If you have come this far without reading Part 1, TL; Ray's DR is a corporation open source distributed computing framework it is designed to do easy to measure Python programs go from laptop to cluster with minor code changes. That alone should hopefully be enough to pique your interest. In my tests, on my desktop PC, I took a straightforward, simple Python program that finds prime numbers and reduced its runtime by 10 by adding four lines of code.

Where can you run Ray collections?

Ray groups can be set to the following:

  • AWS and GCP Cloud, although unofficial integrations exist with other providers, too, such as Azure
  • AnyScale, a fully managed platform built by the creators of Ray.
  • Kubernetes can also be used with the official KubeRay project.

What is required

To follow my process, you'll need a few things set up beforehand. I will use AWS for my demo, as I have an existing account there; however, I expect setups from other cloud providers and platforms to be very similar. You must be:

  • Authentication is set up using Cloud CLI commands for your chosen provider.
  • A default VPC and at least one associated public subnet with a publicly accessible IP address.
  • A paired SSH Key (.pem) file that you can download to your local system so that Ray (and you) can connect to nodes in your cluster
  • You have enough allocations to satisfy the requested number of nodes and vCPUs in any cluster you set up.

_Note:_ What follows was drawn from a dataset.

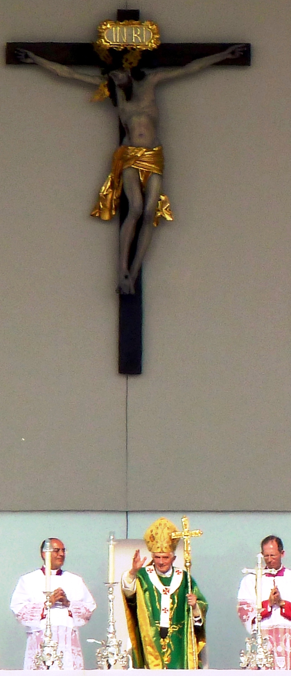 Papst Benedikt XVI. an der heiligen Messe in Freiburg, anlässlich seiner dritten apostolischen Reise in Deutschland. Das grosse, barocke Kruzifix aus Holz gehört zu einer Kreuzigungsgruppe des Bildhauers Hans Schenck vom 1622, welche aus dem Radolfzeller Münster für den Altar der Papstmesse nach Freiburg gebracht wurde.

If you want to perform local testing of your Ray code before submitting it to the repository, you'll also need to install the Ray library. We can do that using pip.

$ pip install ray

I will run everything from the WSL2 Ubuntu shell on my Windows desktop.

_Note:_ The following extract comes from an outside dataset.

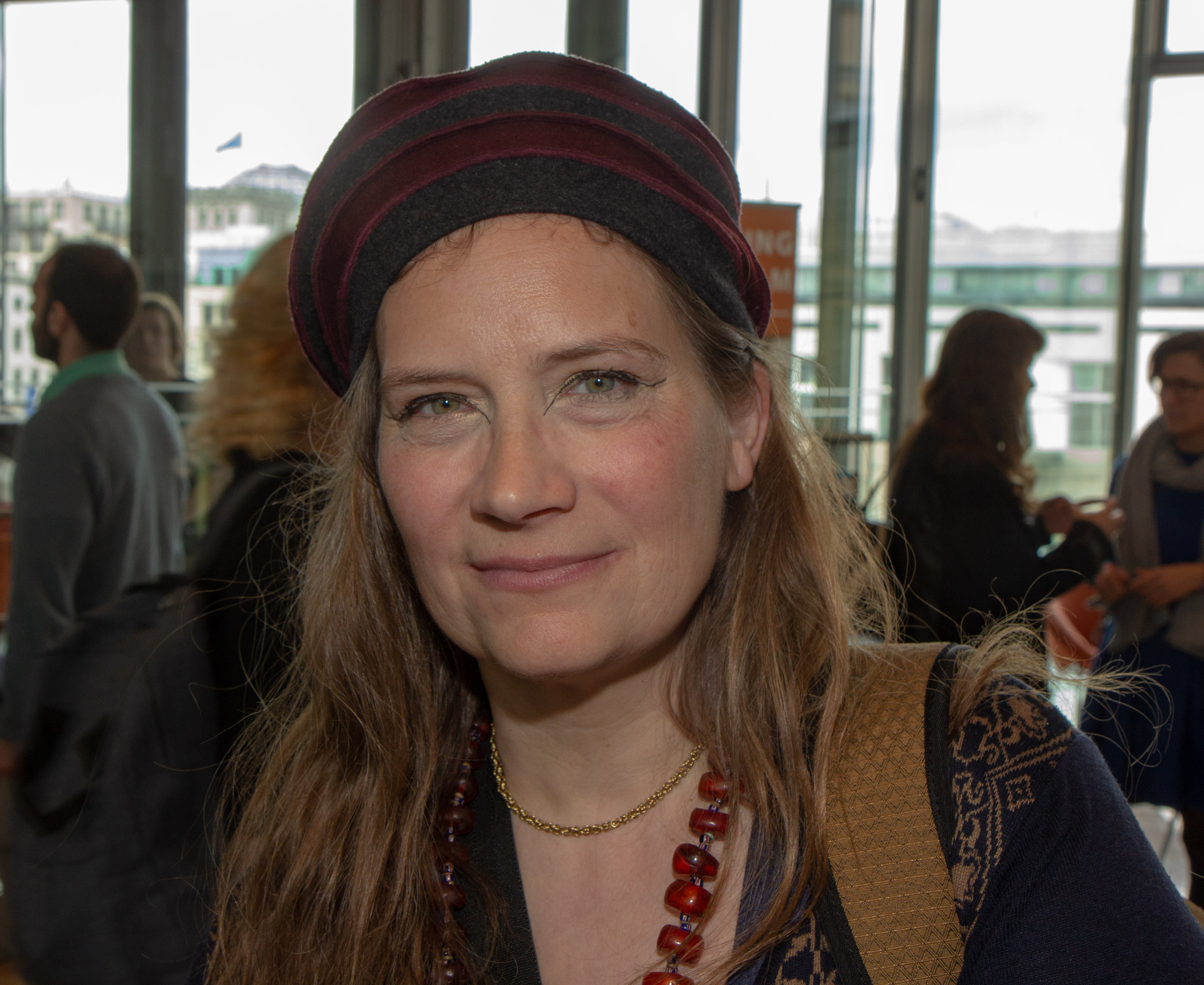 Veranstaltung "A Soul for Europe" am 13. April 2019 in der Akademie der Künste in Berlin. Representatives of European Parties: Carl Grouwet (ALDE), Damian Boeselager (Volt), Hannah Neumann (Bündnis 90/Die Grünen), Violeta Tomic (European Left), Yanis Varoufakis (DIEM25), Elmar Brok (MEP European People’s Party). With: Tanja Dückers, Noémi Kiss, Katja Sinko, Kathrin Röggla and Mia Florentine Weiss. Intervention by Volker Schlöndorff and Hannes Swoboda (former MEP). Moderation: Volker Hassemer

To ensure that Ray is installed correctly, you must be able to use its command line interpreter. In a terminal window, type the following command.

$ ray --help

Usage: ray [OPTIONS] COMMAND [ARGS]...

Options:
  --logging-level TEXT   The logging level threshold, choices=['debug',
                         'info', 'warning', 'error', 'critical'],
                         default='info'
  --logging-format TEXT  The logging format.
                         default="%%(asctime)st%%(levelname)s
                         %%(filename)s:%%(lineno)s -- %%(message)s"
  --version              Show the version and exit.
  --help                 Show this message and exit.

Commands:
  attach               Create or attach to a SSH session to a Ray cluster.
  check-open-ports     Check open ports in the local Ray cluster.
  cluster-dump         Get log data from one or more nodes.
...
...
...

If you don't see this, something went wrong, and you should double-check the output of your install command.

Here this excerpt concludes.